One barrier to understanding metastatic heterogeneity has been a paucity of model systems that capture this natural variation and allow for direct assessments of paired primary tumors and metastases in vivo. This has limited the ability to define factors intrinsic to primary tumors that influence the extent of metastatic spread. We previously developed an autochthonous model of PDAC—the KPCX model—that employs multiplexed fluorescence-based labeling to track the simultaneous development of multiple primary tumor cell lineages and follow them as they metastasize (32). Importantly, this technique facilitates confirmation of lineage relationships in vivo, such that primary tumor clones with substantial metastatic potential can be distinguished from those having poor metastatic potential. Here, we show that this system recapitulates the variation in metastatic burden found in human PDAC, and we use it to dissect molecular and cellular features contributing to metastatic heterogeneity.

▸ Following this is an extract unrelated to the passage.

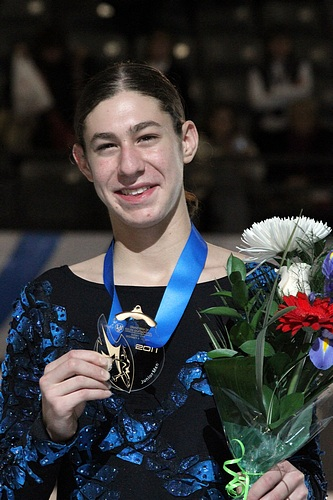 Джейсон Браун на финале Гран-при среди юниоров сеона 2011-2012
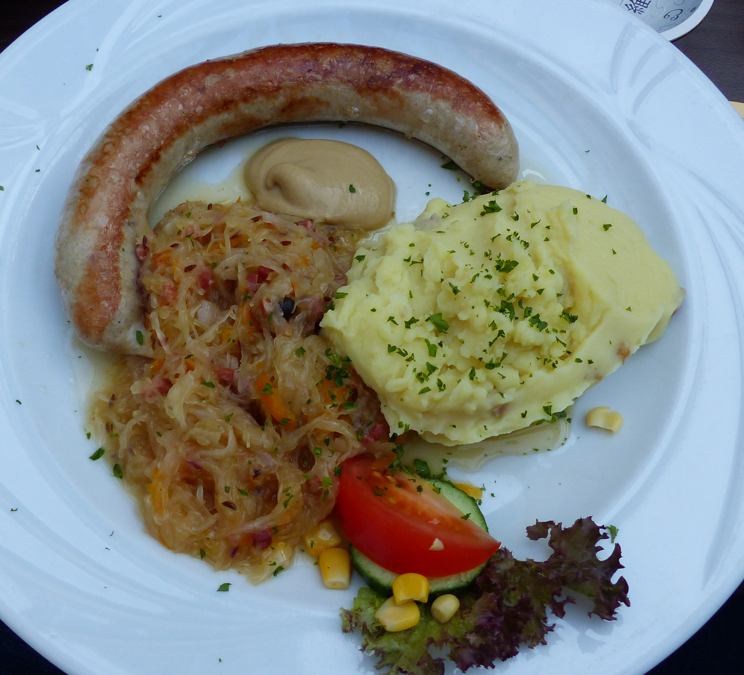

ResultsMetastatic Burden Is Variable in Human and Murine PDAC

Although most patients with PDAC have metastases (principally liver and lung), the number of metastases is highly variable from patient to patient (33, 34). Importantly, data regarding metastases have largely been obtained at autopsy and thus are confounded by varying treatment histories and reseeding due to end-stage disease (4). Thus, we first sought to characterize the burden of metastases in treatment-naive patients. To this end, we performed a retrospective analysis of initial computed tomography (CT) scans from 55 patients newly diagnosed with metastatic (stage IV) PDAC (Fig. 1A). The total number of lesions in the lung and liver was counted by examining both coronal and sagittal planes for both organs and binned into groups of 10, revealing a wide distribution of metastatic burden (Fig. 1B). K-means clustering identified two metastatic subgroups: a MetLow subgroup (≤10 metastases, 25/55) and a MetHigh subgroup (>10 metastases, 30/55; Fig. 1B; Supplementary Fig. S1A). Primary tumor size, age, sex, and race were not correlated with differences in metastatic burden (Fig. 1C; Supplementary Fig. S1B). However, having a greater number of metastases was associated with worse overall survival (Fig. 1D). Thus, even among patients with stage IV PDAC, metastatic burden is variable and correlates with clinical outcome.

Figure 1.

Advanced pancreatic tumors exhibit intertumoral differences in their propensity for metastasis. A, CT imaging of human PDAC liver metastasis demonstrating heterogeneity in metastatic burden in stage IV disease. Arrowheads indicate solitary metastasis in the top image and selected metastases in the bottom. B, Density plot and histogram showing the distribution of total (liver and lung) metastases enumerated from CT scans of human stage IV PDAC at the time of diagnosis (n = 55). Values above each histogram bar represent the number of patients in each group. The vertical dotted line (red) represents the cutoff between MetLow tumors [≤10 metastases (mets)] and MetHigh tumors (>10 mets) determined by k-means clustering. C, Quantification of tumor area (based on tumor dimensions from largest cross-sectional plane on imaging) comparing MetLow and MetHigh cases from the cohort in B. D, Overall survival analysis of the cohort in B. E, Top, schematic view of the KPCXY model, showing multiple primary tumors distinguishable by color arising in the pancreas with matched metastases in the liver. Bottom, representative fluorescent stereomicroscopic images showing a YFP+ tumor adjoining a CFP+ tumor in the pancreas (left) and liver metastases derived from the CFP+ tumor in the same animal (right). F, Density plot and histogram showing the distribution of total (liver and lung) metastases enumerated at autopsy of KPCXY mice. Values above each histogram bar represent the number of tumors giving rise to the indicated number of metastases, based on color (n = 85 tumors from 30 KPCXY mice). The vertical dotted line (red) represents the cutoff between MetLow tumors (≤10 mets, n = 58) and MetHigh tumors (>10 mets, n = 28) determined by k-means clustering. G, Quantification of tumor area comparing MetLow and MetHigh tumors from the cohort in F. Statistical analysis by Student unpaired t test with P values indicated (ns, not significant). Box-and-whisker plots in C and G indicate mean and interquartile range. Scale bar for E, 1 mm.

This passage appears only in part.